The database approach
A database is a computer-based system to record and maintain information about anything of significance to an organisation. Modern databases almost always store their contents in structures called tables like the example below.
Imagine a case where we want to store facts about employees in a company. Such facts could include their name, address, date of birth, and salary. A table looks very much like a spreadsheet page with different employees as the rows, and the facts (e.g. their names) as columns. The table must have a name, and this one could be called EMP (short for employee).
Name | Address | Date of Birth | Salary |
---|---|---|---|
Jim Smith | 1 Apple Lane | 1/3/1991 | 11000 |
Jon Greg | 5 Pear St | 7/9/1992 | 13000 |
Bob Roberts | 2 Plum Road | 3/2/1990 | 12000 |
The database contains two types of information:
-
The schema is the structure of data including the names of tables and columns. The schema defines the container in which real data is stored.
-
Data are the "facts" that are stored in the databases tables. The schema defines the rules that the data must obey.

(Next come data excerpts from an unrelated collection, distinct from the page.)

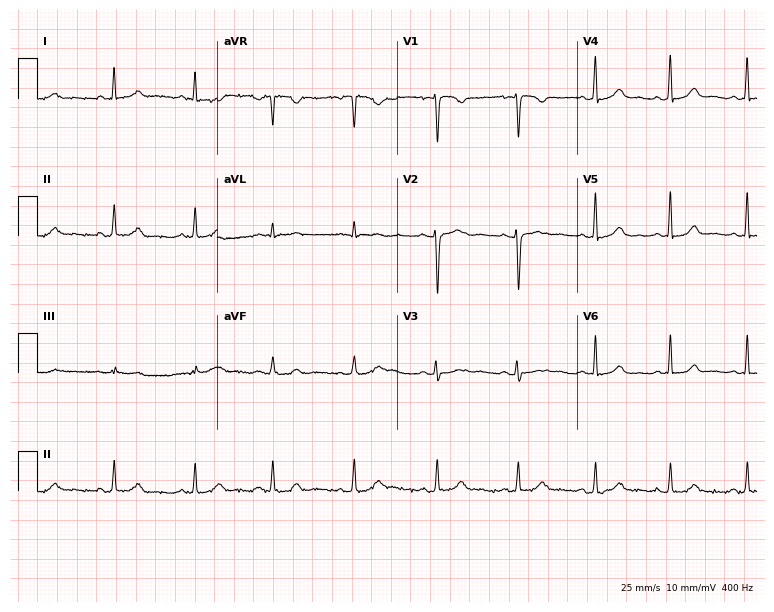
Electrocardiogram, a woman, 25 years old. Overall reading on record: normal ECG.
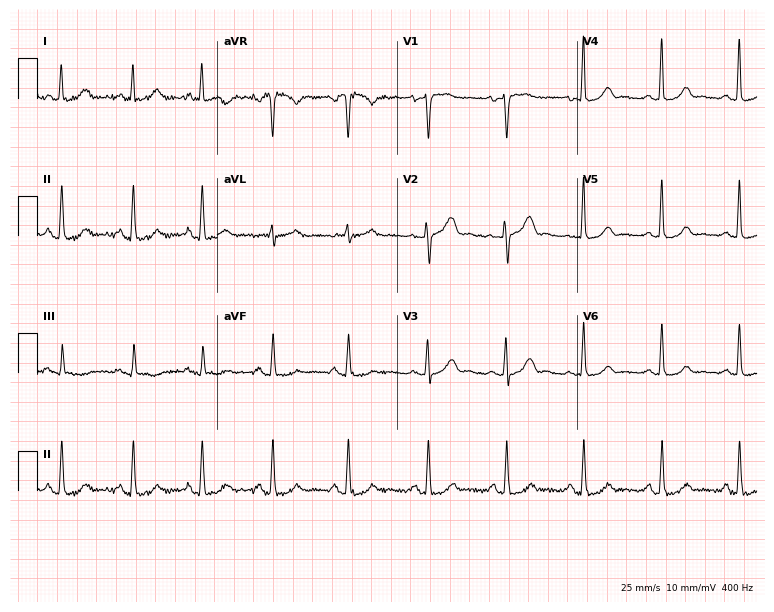
12-lead ECG from a female, 40 years old. Labelled as a normal ECG.
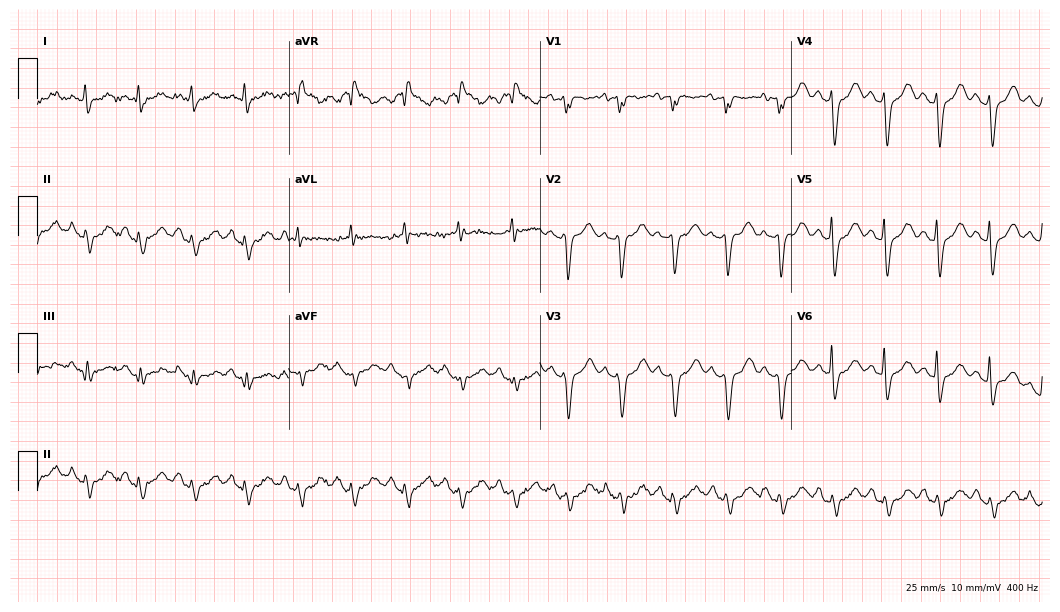
12-lead ECG from a 64-year-old female patient. Shows sinus tachycardia (a sinus rate of 100 beats per minute or more).
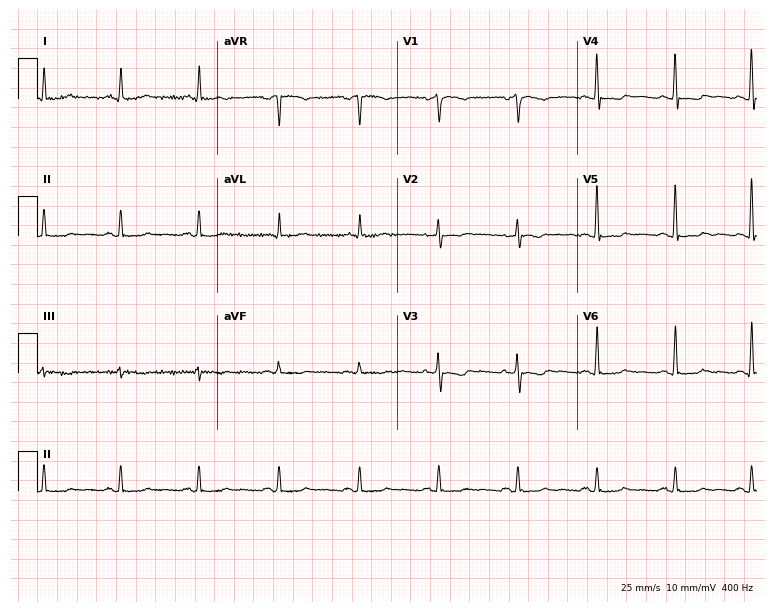
Resting 12-lead electrocardiogram. Patient: a female, 59 years old. None of these six findings is recorded: first-degree AV block, right bundle branch block, left bundle branch block, sinus bradycardia, atrial fibrillation, sinus tachycardia. Only these six findings were labelled.
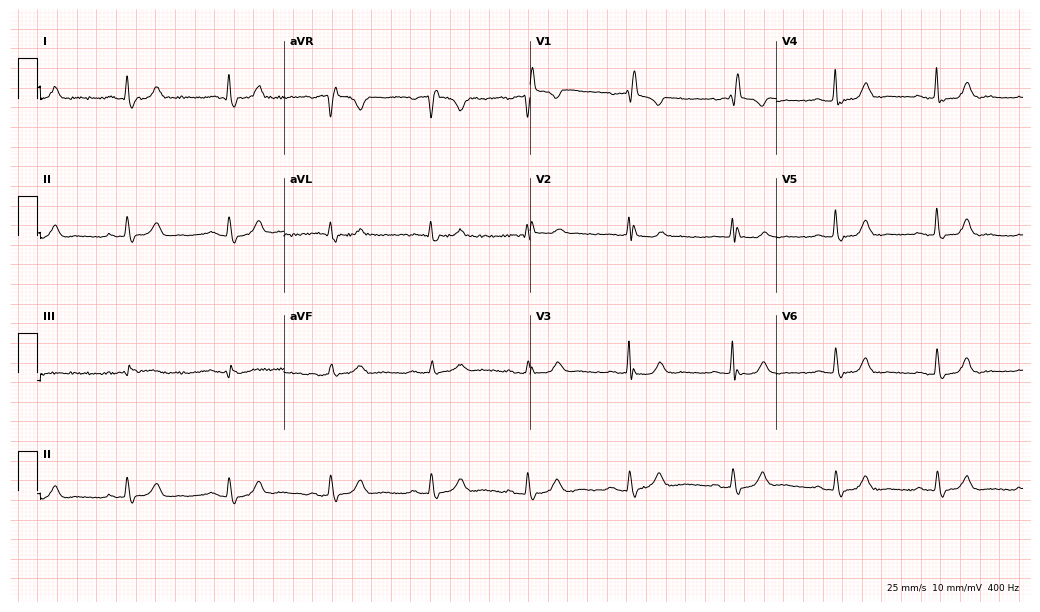
ECG (10-second recording at 400 Hz) — a woman, 77 years old. Findings include right bundle branch block.
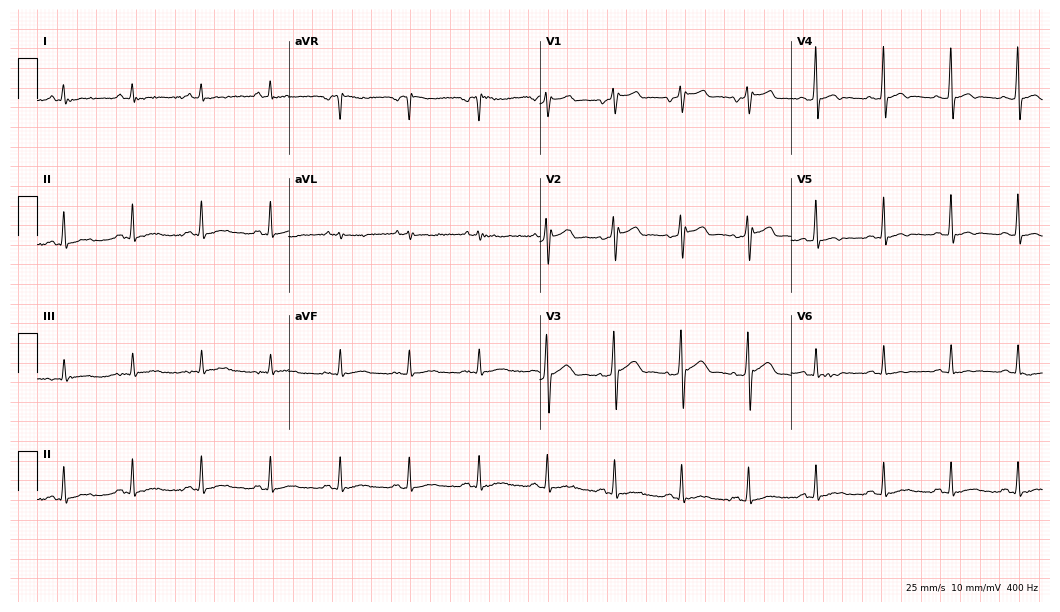
ECG (10.2-second recording at 400 Hz) — a 62-year-old male patient. Screened for six findings — first-degree AV block, right bundle branch block, left bundle branch block, sinus bradycardia, atrial fibrillation, sinus tachycardia — none is recorded.
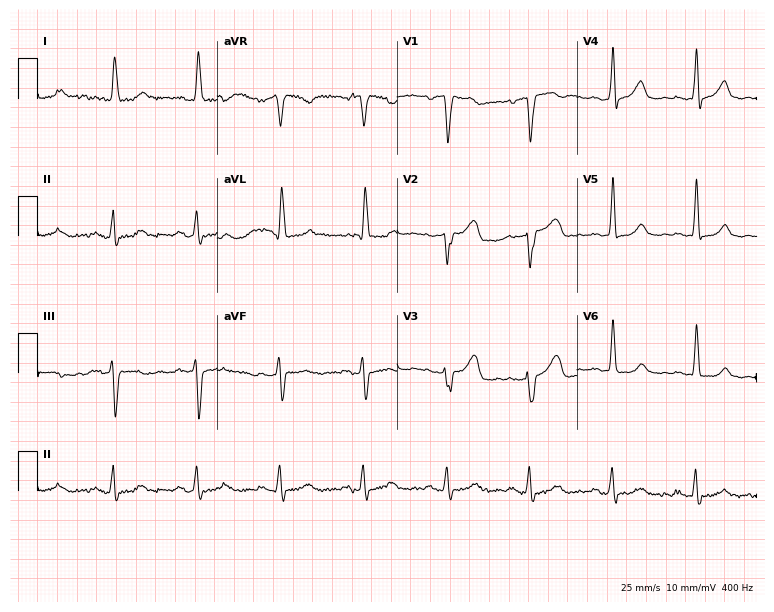
Standard 12-lead ECG recorded from an 83-year-old male. None of these six findings is recorded: first-degree AV block, right bundle branch block (RBBB), left bundle branch block (LBBB), sinus bradycardia, atrial fibrillation (AF), sinus tachycardia.
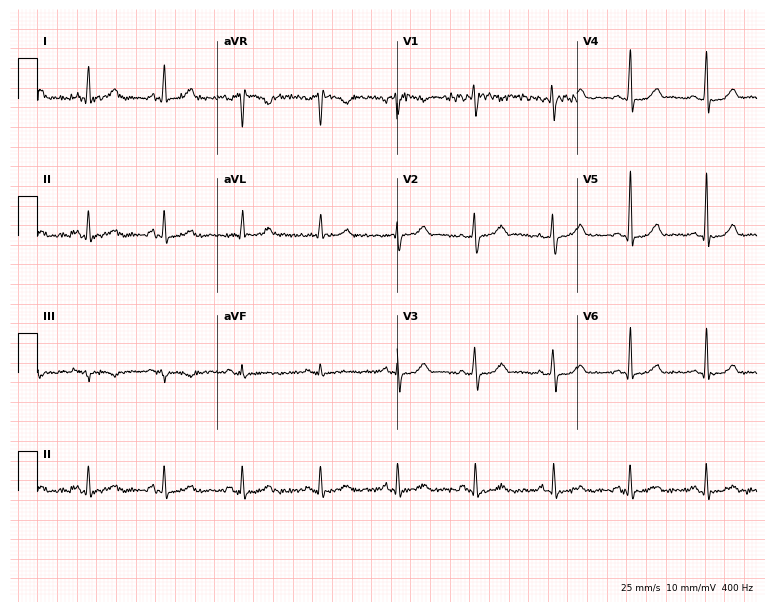
ECG (7.3-second recording at 400 Hz) — a 35-year-old woman. Screened for six findings — first-degree AV block, right bundle branch block, left bundle branch block, sinus bradycardia, atrial fibrillation, sinus tachycardia — none is recorded.
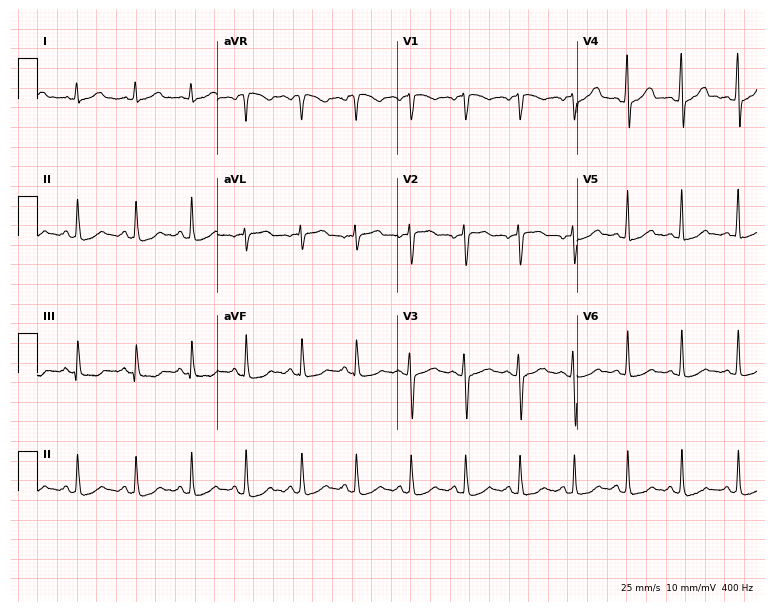
12-lead ECG (7.3-second recording at 400 Hz) from a woman, 25 years old. Findings include sinus tachycardia (a sinus rate of 100 beats per minute or more).
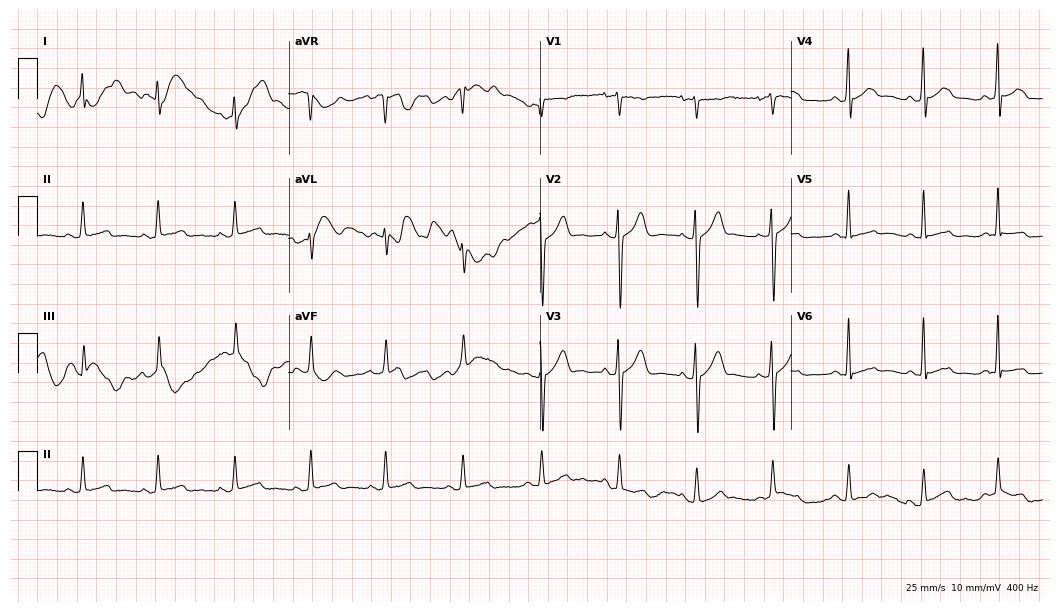
12-lead ECG from a 38-year-old male (10.2-second recording at 400 Hz). No first-degree AV block, right bundle branch block (RBBB), left bundle branch block (LBBB), sinus bradycardia, atrial fibrillation (AF) or sinus tachycardia recorded for this tracing. Only these six findings were labelled.
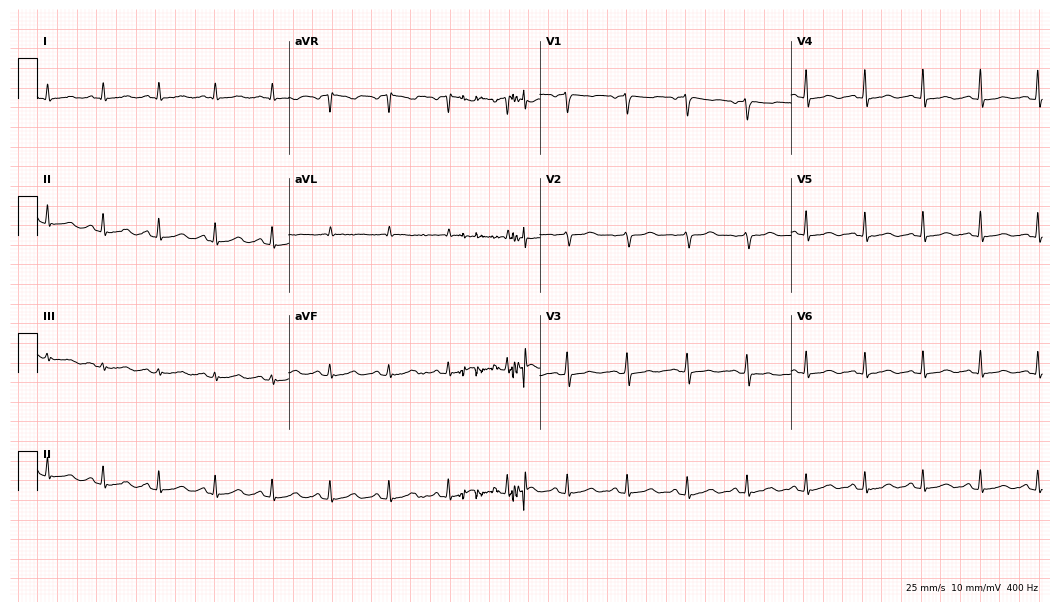
12-lead ECG from a 50-year-old woman. Labelled as a normal ECG.
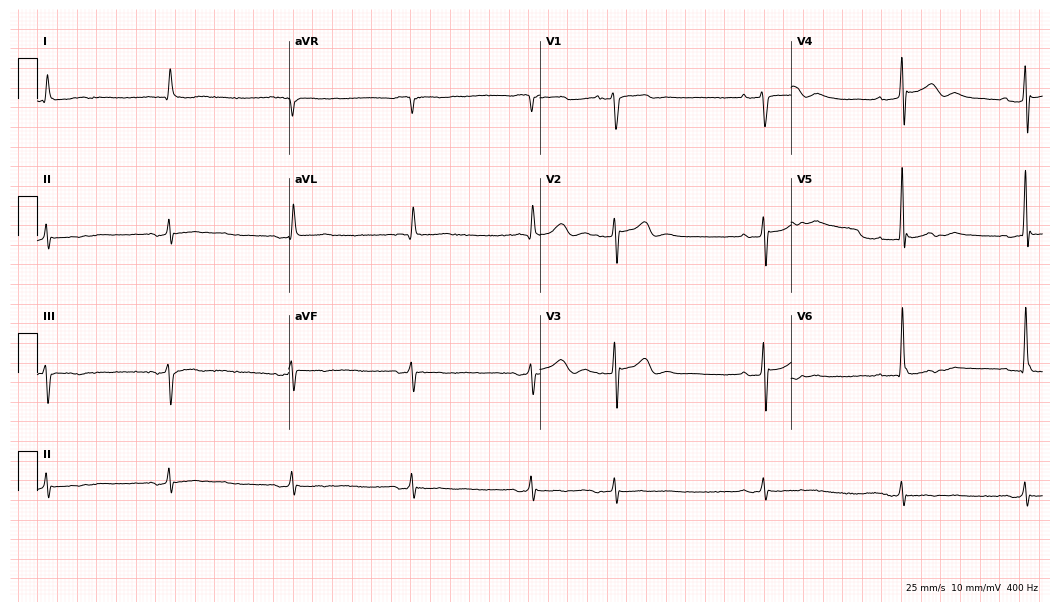
ECG — a female patient, 78 years old. Labelled as a normal ECG.
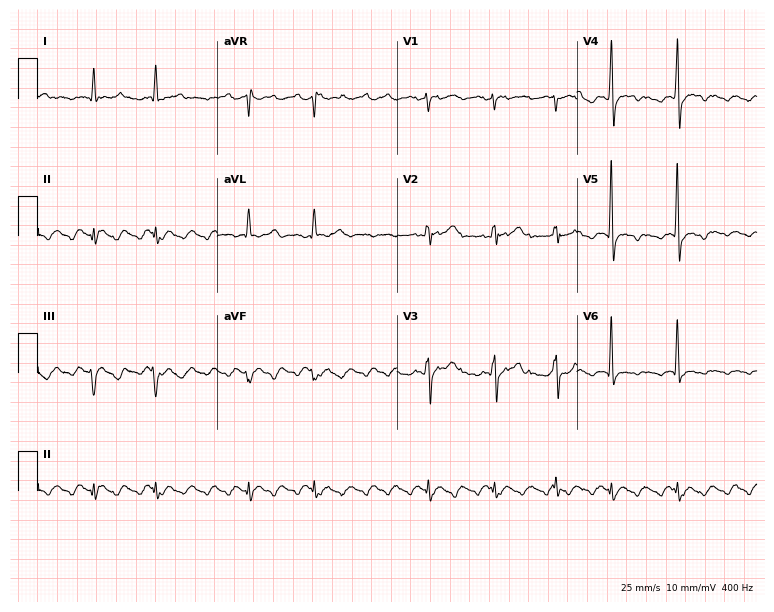
ECG — a 74-year-old male. Screened for six findings — first-degree AV block, right bundle branch block (RBBB), left bundle branch block (LBBB), sinus bradycardia, atrial fibrillation (AF), sinus tachycardia — none is recorded.
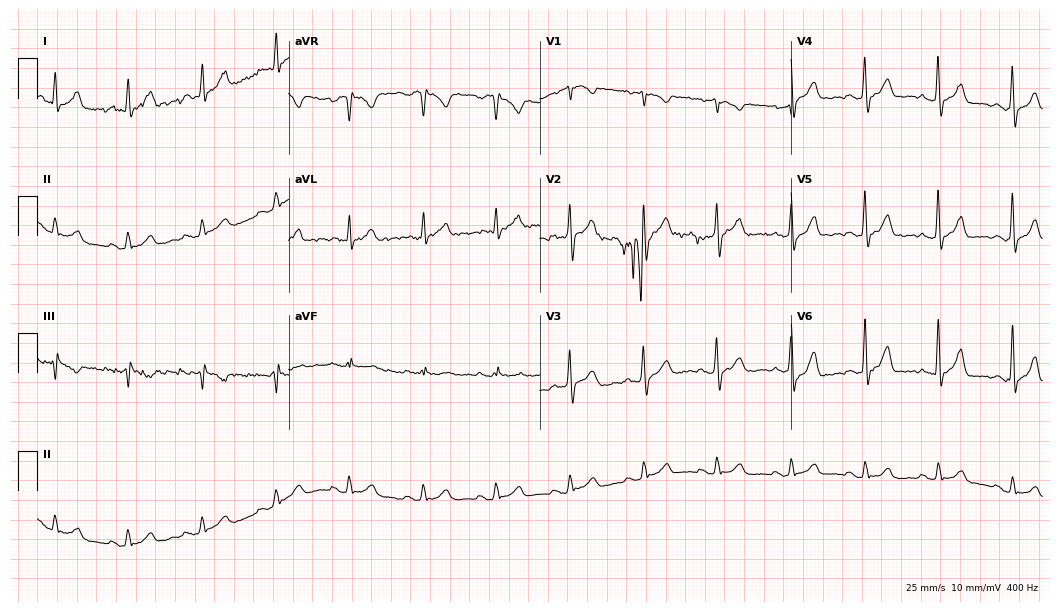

From this information the schema would define that EMP has four components, "NAME", "ADDRESS", "DOB", "SALARY". As designers we can name the columns however we like, but making them meaningful helps. In addition to the name, we want to try and make sure that people don't accidentally store a name in the DOB column, or some other silly error. Protecting the database against bad data is one of the most important database design steps, and is what much of this course is about. From what we know about the facts, we can say things like:
-
NAME is a string, and needs to hold at least 12 characters.
-
ADDRESS is a string, and needs to hold at least 12 characters.
-
DOB is a date... The company forbids people over 100 years old or younger than 18 years old working for them.
-
SALARY is a number. It must be greater than zero. These rules are called constraints and can be enforced by the database management system (DBMS).
Constraints are identified during the design phase of a database schema. The more constraints there are, the harder it is to enter poor quality data.